Riducono inoltre l’aggressività di eventuali tensioattivi presenti nei detergenti.

4-Terpineol: è un alcool naturale monoterpenico, ed è uno dei componenti di alcuni oli essenziali.  In particolare è il componente principale dell’olio essenziale di tea tree ed è presente in elevate quantità anche nell’olio essenziale di ginepro.
Ha attività antimicrobica, antisettica e antimicotica.
Può essere usato nel trattamento dell’acne, in quanto distrugge il Propionibacterium acnes, batterio commensale della pelle che vive nelle ghiandole sebacee e nel sebo, ed è il responsabile della comparsa delle lesioni acneiche. Inoltre penetra nella ghiandola sebacea riducendo gli accumuli di sebo.

Polyquaternium-10: è un tensioattivo cationico molto usato nei prodotti per i capelli, nel make-up e nelle lozioni. Sulla capigliatura svolge diverse funzioni, e in particolare ne riduce l’elettericità statica, ne migliora l’aspetto e il tocco, ne aumenta il corpo, la morbidezza e lo splendore. È conosciuto anche come Quaternium-19.

Phytic Acid: è una sostanza naturale contenuta nei cereali e nel sesamo, che ha diverse funzioni nei prodotti cosmetici. È antiossidante, antinfiammatorio, lenitivo e depigmentante che agisce legando, e quindi bloccando, gli ioni responsabili della formazione di radicali liberi e della perossidazione.

Climbazole: è un antimicotico spesso utilizzato negli shampoo antiforfora e in altri preparati per il trattamento della dermatite seborroica.
In particolare è attivo contro il fungo Malassezia furfur, al quale provoca rottura della membrana cellulare.

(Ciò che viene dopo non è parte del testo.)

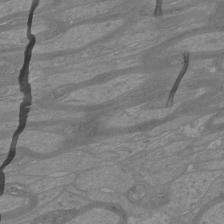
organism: Mouse
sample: Cortical neurons
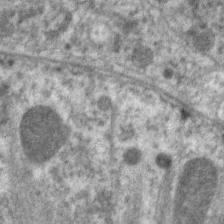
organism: C. elegans
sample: Pharynx
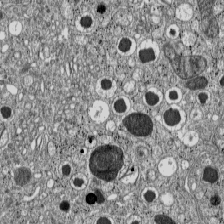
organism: C57BL Mouse
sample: Pancreatic islet
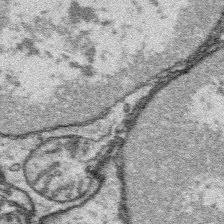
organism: Platynereis dumerilii
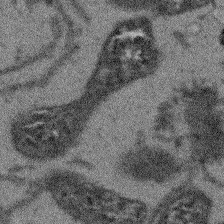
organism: Arabidopsis thaliana
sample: Root tip
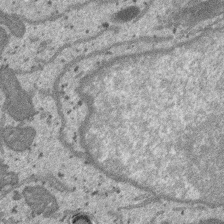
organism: Human
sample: Lung epithelial cells infected with SARS-CoV-2
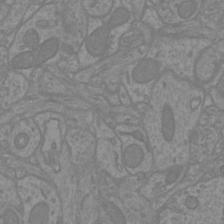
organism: Mouse
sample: Cortical neurons
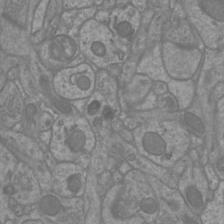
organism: Mouse
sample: Cortical neurons
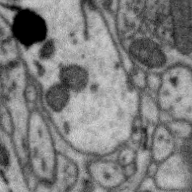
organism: Zebra finch
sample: Brain
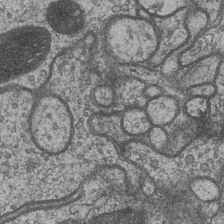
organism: Drosophila
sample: Optic medulla
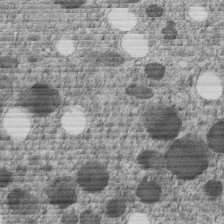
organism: C. elegans
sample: C. elegans embryo early stage
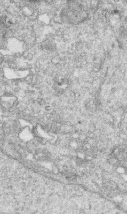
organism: Human
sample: HeLa cell HIV synapse
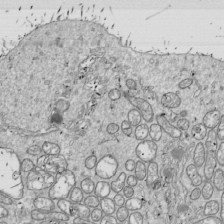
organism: Drosophila
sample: Cell division; meiosis; drosophila spermatocytes
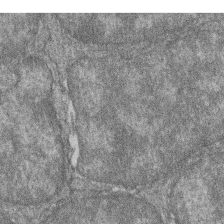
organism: Zebrafish
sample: Cilia; retinal pigment epithelium
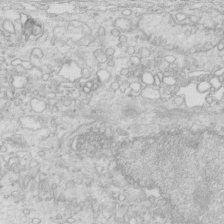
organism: Mouse
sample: Multiciliated cells
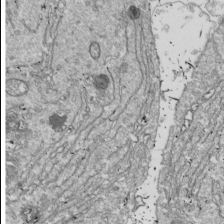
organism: Drosophila
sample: Cell division; meiosis; drosophila spermatocytes
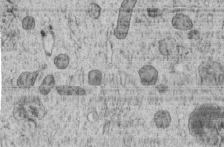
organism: C. elegans
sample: C. elegans embryo early stage
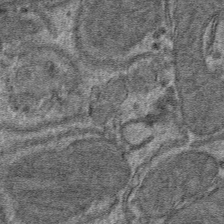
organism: Mouse
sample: Mouse hepatocytes
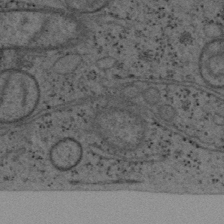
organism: Human
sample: HeLa cells
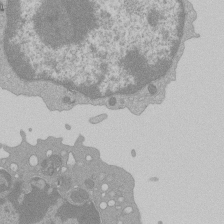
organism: Mouse
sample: Activated Pmel transgenic CD8+ T Cells
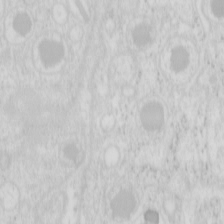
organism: Mouse
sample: Pancreas
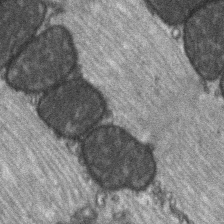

Piroctone Olamine: è una sostanza dotata di attività antibatterica, antifugina e seboregolatrice.
Può rientrare nella formulazione di prodotti antiforfora, di detergenti destinati a ridurre il rischio di infezioni micotiche, in cosmetici indicati per regolare la seborrea, e in prodotti deodoranti.
Ha un’azione specifica contro il Pityrosporum Ovale (chiamato anche Malassezia furfur), l’agente responsabile della produzione di forfora, ma risulta utile anche come antisettico e antibatterico in caso di acne e pelle eccessivamente oleosa.
Ha inoltre potere antiossidante e aiuta a ristabilire il naturale equilibrio microbico della cute.

Benzyl Alcohol: è un conservante. È però anche un allergene del profumo.

Dehydroacetic Acid: è un conservante la cui attività antimicrobica è limitata a lieviti e funghi, risultando più scarsa nei confronti dei batteri. Per questo si trova spesso in associazione con altri conservanti.